Functional review: "Does this work?" Security review: "What if the input is wrong, the user is malicious, or the assumption is invalid?"
Checklist
Auth: Endpoint requires auth? Sessions validated? Tokens secure?
Authorisation: User authorised (not just authenticated)? Object-level permissions? Server-side checks?
Input: Schema validated? SQL parameterised? HTML escaped? Commands avoided? Paths sanitised?
Data exposure: Only needed fields? No password hashes? No stack traces?
Crypto: Secrets out of code? Passwords with bcrypt/Argon2? TLS enforced?

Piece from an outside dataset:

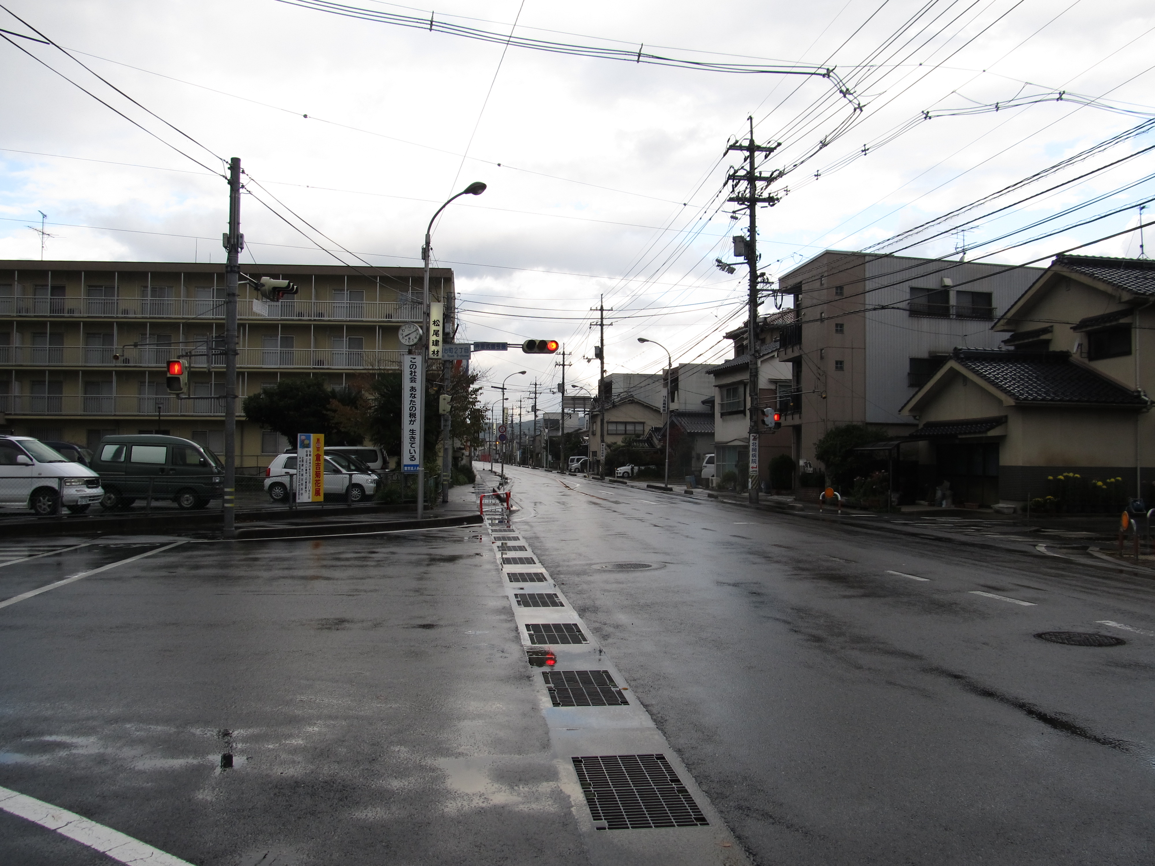 鳥取県道161号倉吉江北線（美作街道、旧国道313号）。倉吉市の明治町2丁目交差点にて撮影。

Dependencies: Trusted source? Maintained? Known vulns?
Flag immediately
// SQL concatenation
const query = `SELECT * FROM users WHERE id = '${userId}'`;
// dangerouslySetInnerHTML
<div dangerouslySetInnerHTML={{ __html: userInput }} />
// Hardcoded credentials
api_key = "sk-live-abc123def456"
// Missing authorisation
app.delete('/api/users/:id', requireAuth, async (req) => {
await db.deleteUser(req.params.id); // Anyone can delete anyone
});
// Command injection
os.system(f"convert {user_filename} output.png")
// Path traversal
path.join('/uploads', req.params.filename) // ../../../etc/passwd
// Insecure randomness
Math.random().toString(36) // Use crypto.randomBytes
Triaging
| Higher priority | Lower priority |
|---|---|
| Internet-facing | Internal tool |
| Untrusted input | Trusted service |
| PII, creds | Public data |
| Simple exploit | Needs admin + specific conditions |
Communication
Bad: "This is insecure!!!"
Good: Explain risk. Show exploit. Suggest fix. Be specific, constructive.
Automation
Pre-commit hooks (detect-secrets). CI gates (Semgrep, npm audit, trufflehog). Automation catches obvious stuff. Humans focus on logic.
The takeaway
Apply the checklist consistently. Flag SQL concatenation, dangerous HTML, missing auth, hardcoded creds. Triage by exposure and sensitivity. Automate the obvious. Make security normal in every review.